■ **WHAT TO WORK ON**
Below are the entries. Print only the lines starting at the one with "Мост доковый: Адмиралтейство, Кронштадт, Кронштадтский" and ending at the one with "Distribuição de Vitex megapotamica", exactly, with no pictures.

Stored data:
■ ■ ■ ■
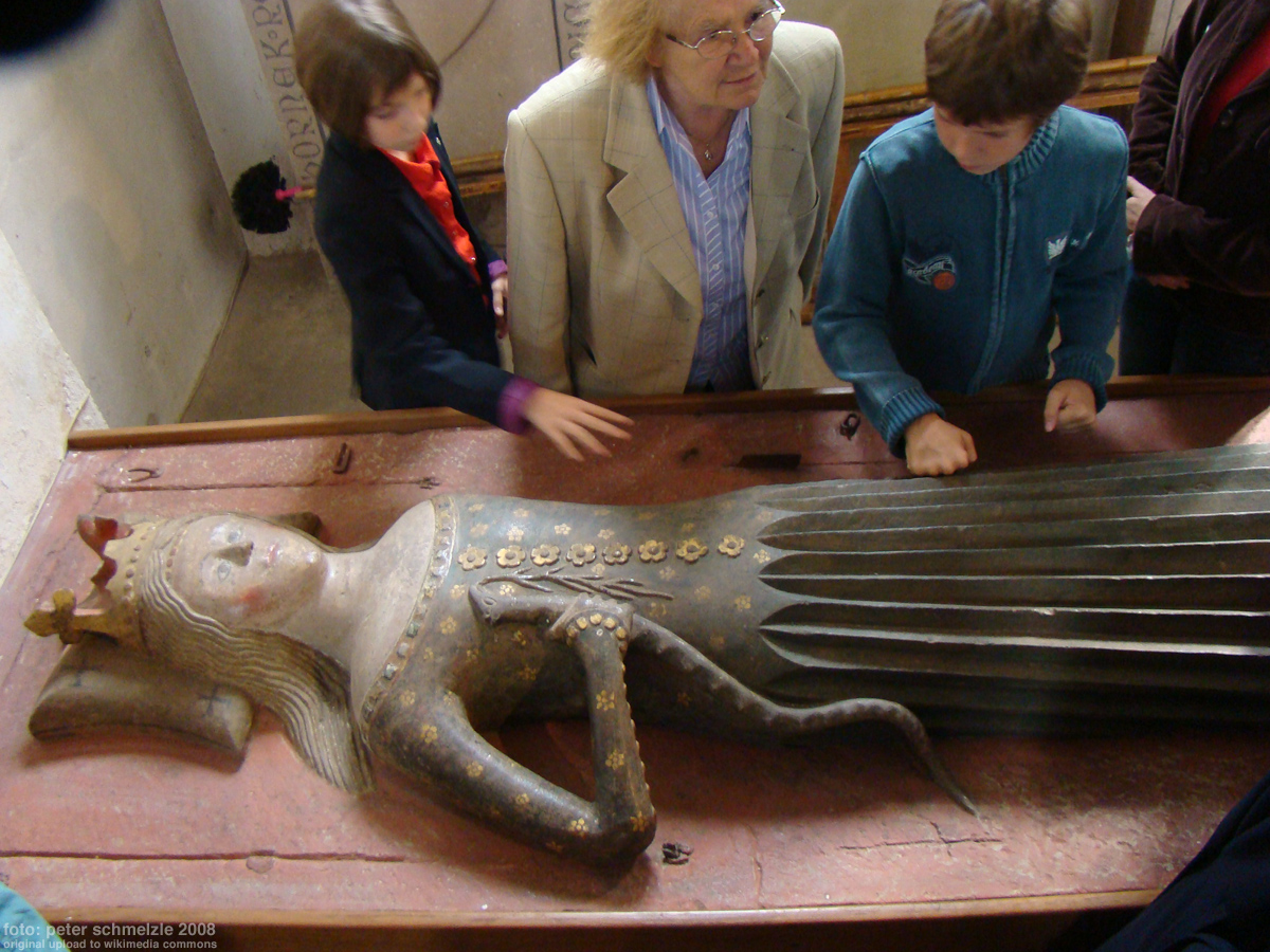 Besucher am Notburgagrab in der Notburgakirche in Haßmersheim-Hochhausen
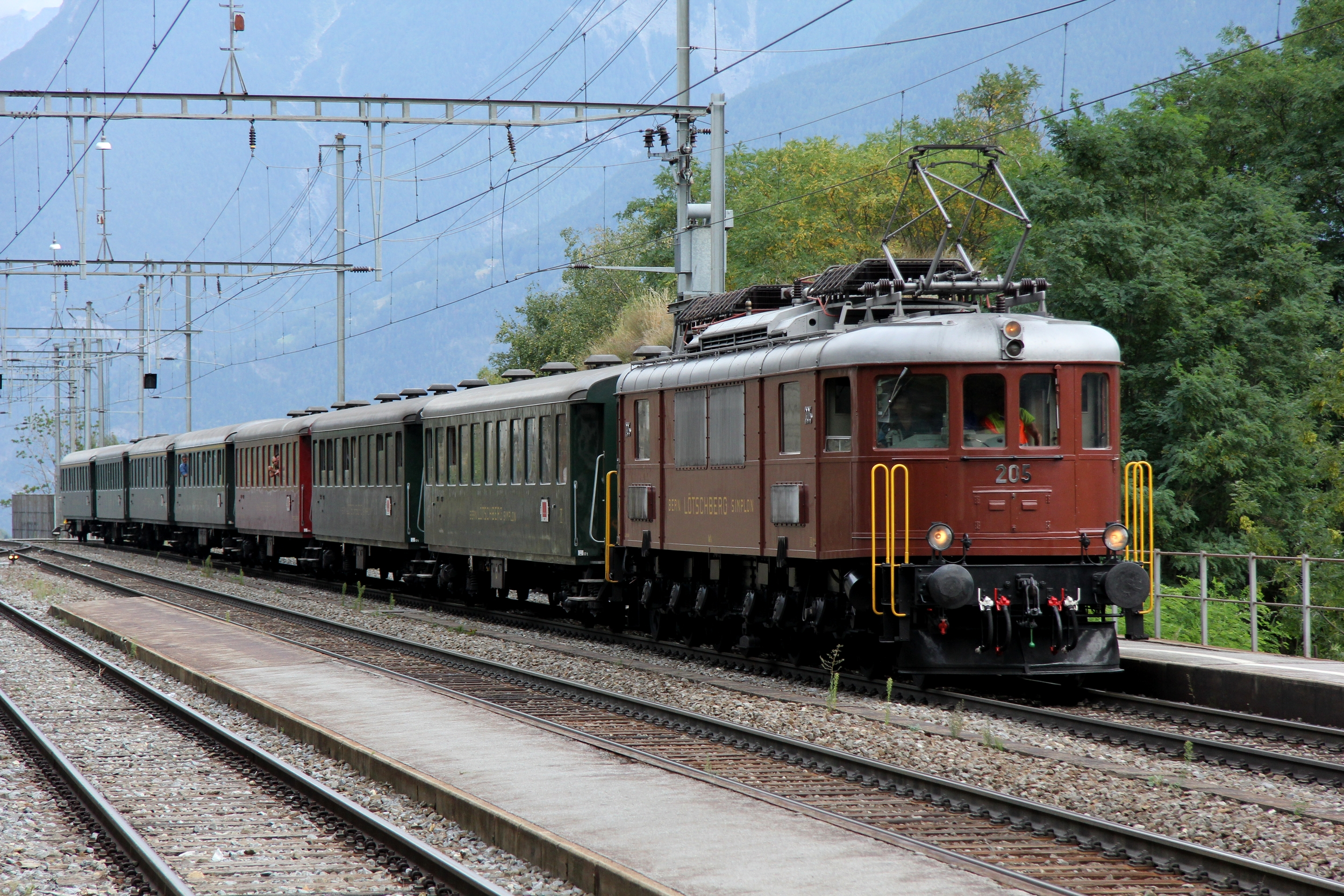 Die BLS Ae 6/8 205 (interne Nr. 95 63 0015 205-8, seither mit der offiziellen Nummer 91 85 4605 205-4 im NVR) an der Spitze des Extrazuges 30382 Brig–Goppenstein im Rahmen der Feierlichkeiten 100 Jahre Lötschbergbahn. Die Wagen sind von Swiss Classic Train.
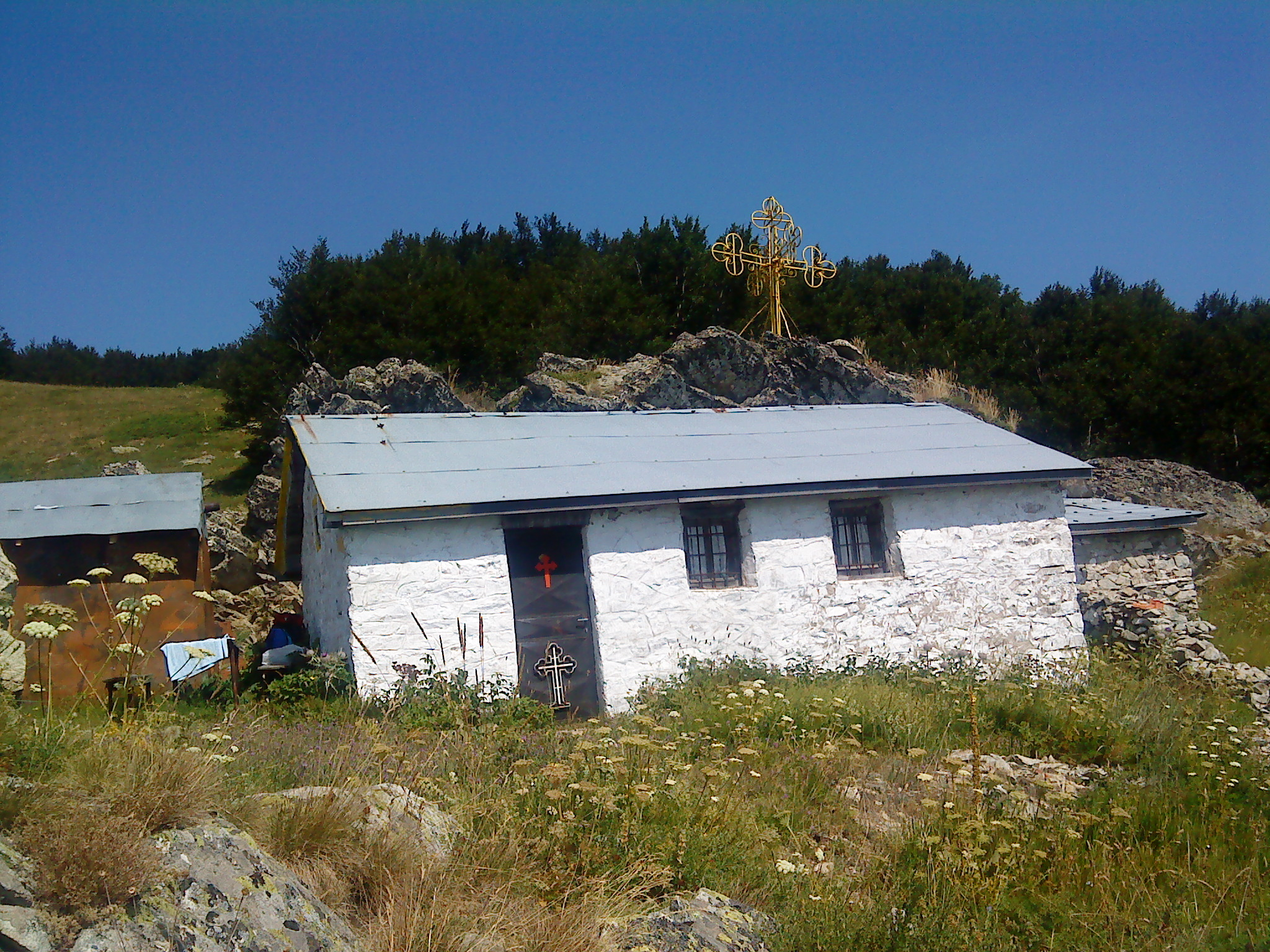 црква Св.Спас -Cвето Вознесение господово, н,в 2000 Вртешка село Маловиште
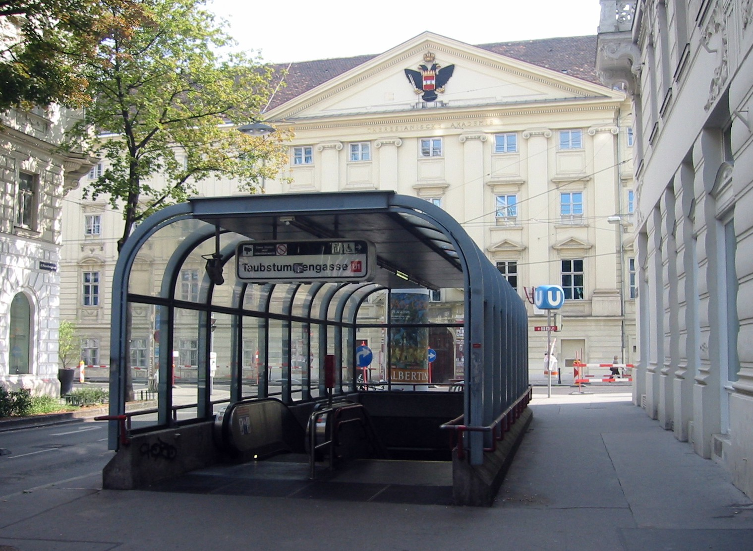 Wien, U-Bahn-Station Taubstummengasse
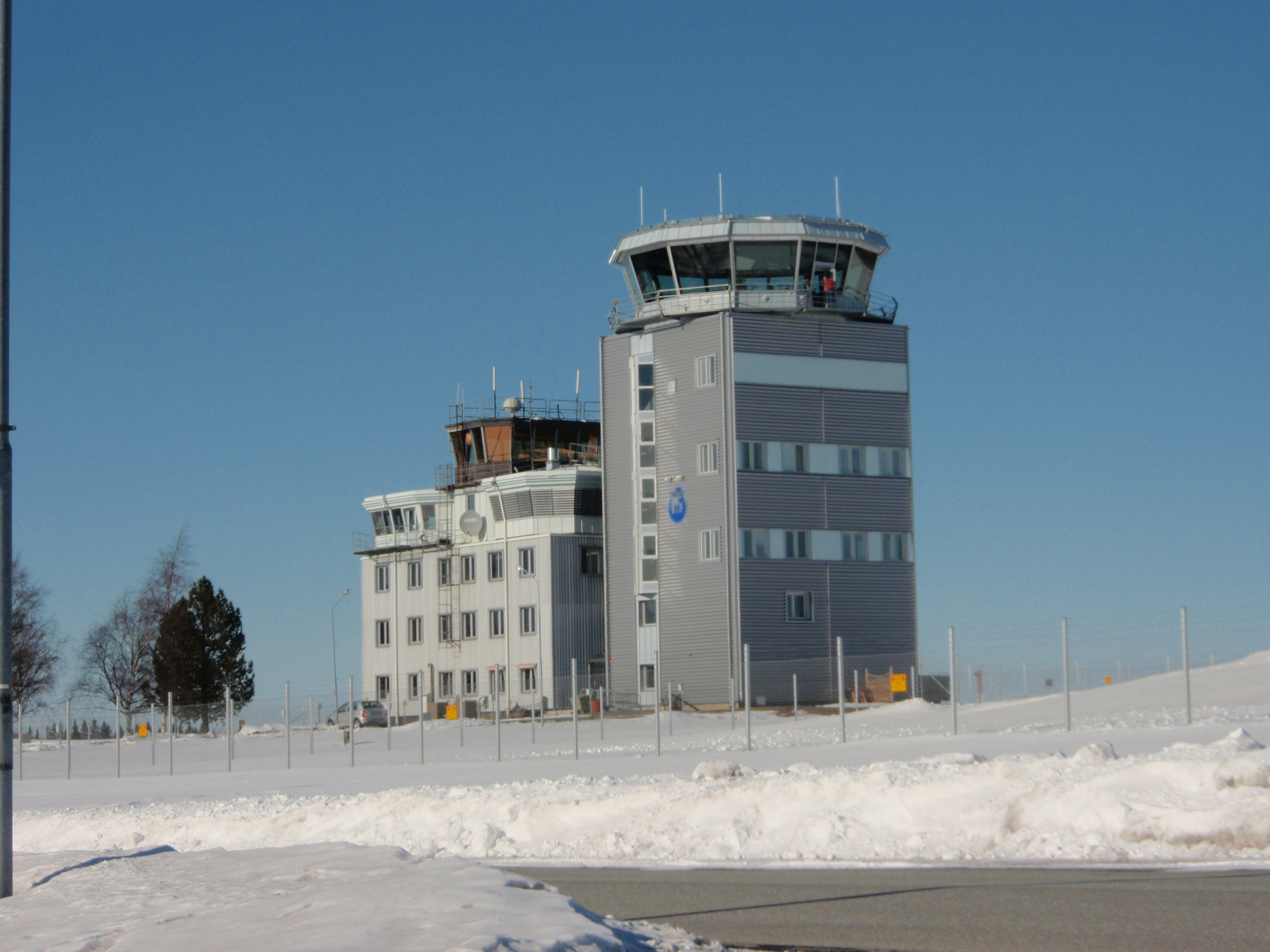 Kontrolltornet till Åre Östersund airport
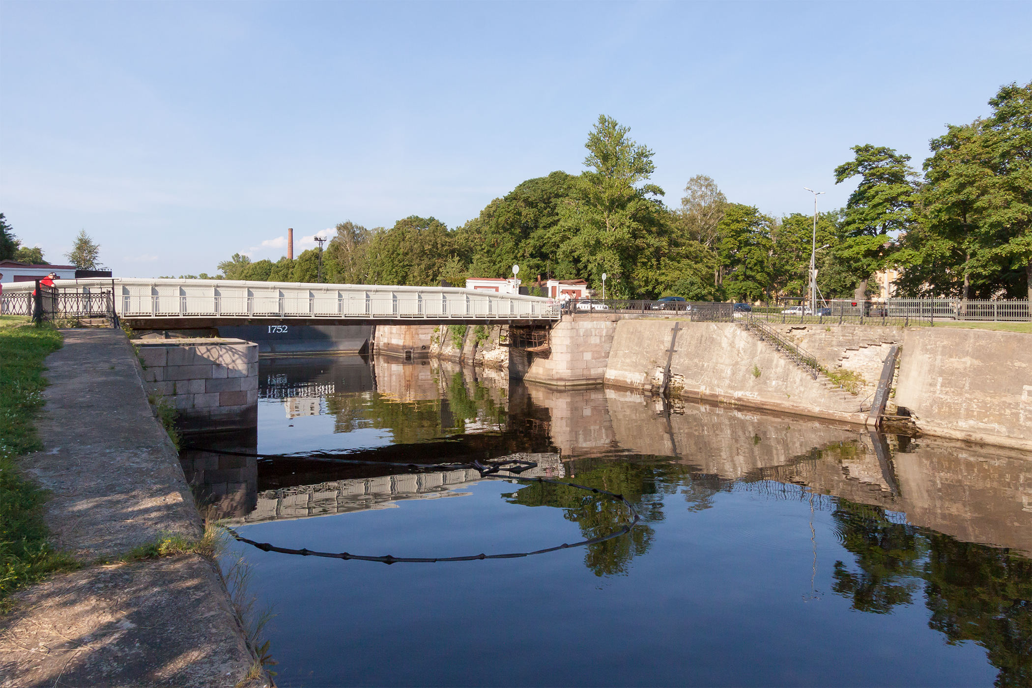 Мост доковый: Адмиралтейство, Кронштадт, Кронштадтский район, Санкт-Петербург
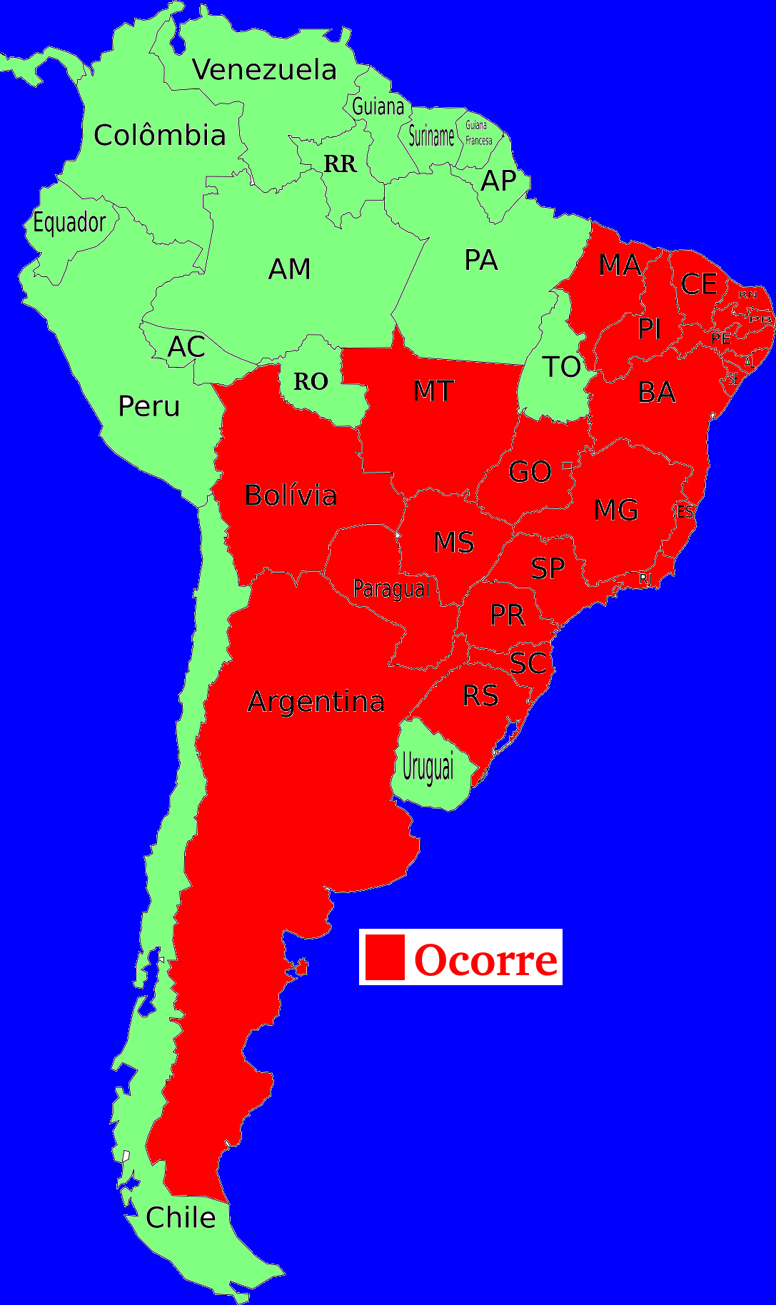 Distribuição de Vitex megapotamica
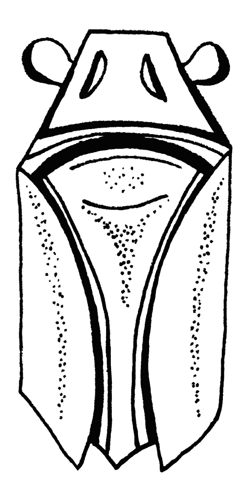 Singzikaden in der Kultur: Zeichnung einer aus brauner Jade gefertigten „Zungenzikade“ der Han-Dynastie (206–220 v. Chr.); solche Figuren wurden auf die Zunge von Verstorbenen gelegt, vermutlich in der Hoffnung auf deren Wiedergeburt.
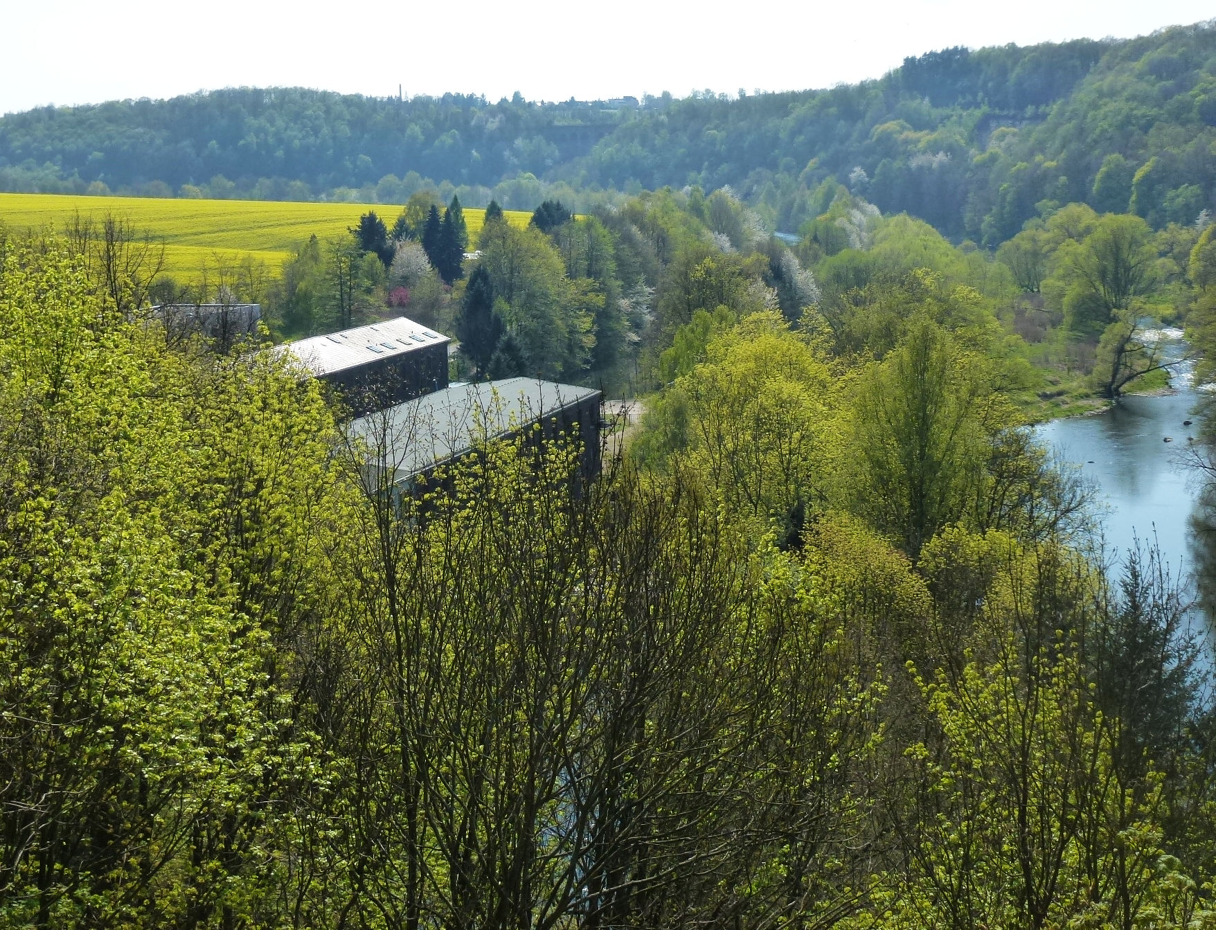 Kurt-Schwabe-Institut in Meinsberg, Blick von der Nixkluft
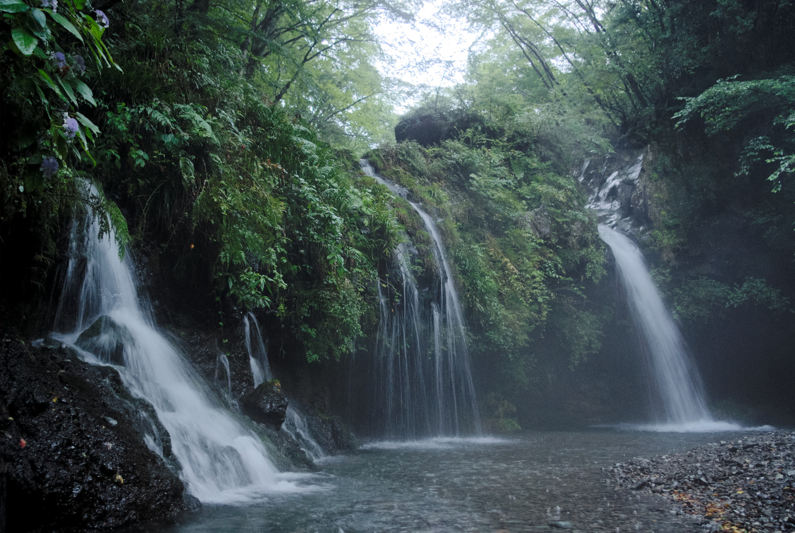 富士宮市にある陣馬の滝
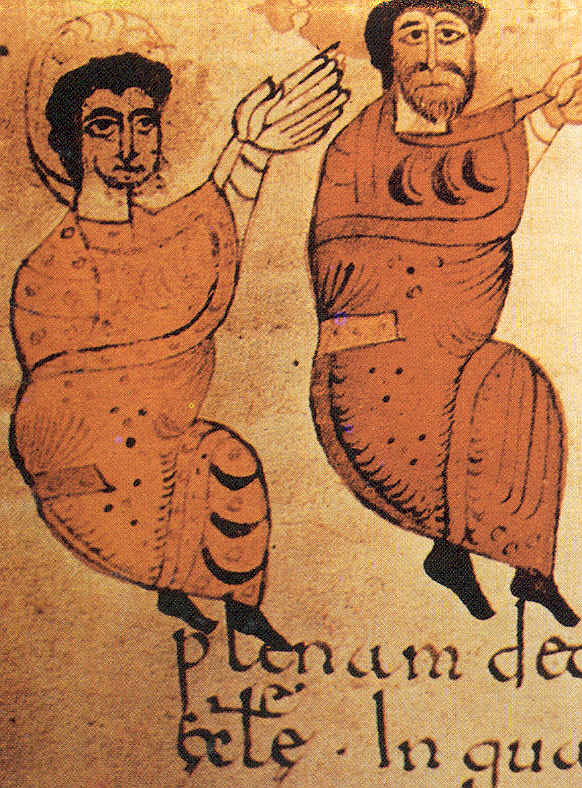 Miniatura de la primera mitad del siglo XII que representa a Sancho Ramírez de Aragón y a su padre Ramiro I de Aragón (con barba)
■ ■ ■ ■
■ **WRITTEN SOLUTION**
 Мост доковый: Адмиралтейство, Кронштадт, Кронштадтский район, Санкт-Петербург
 Distribuição de Vitex megapotamica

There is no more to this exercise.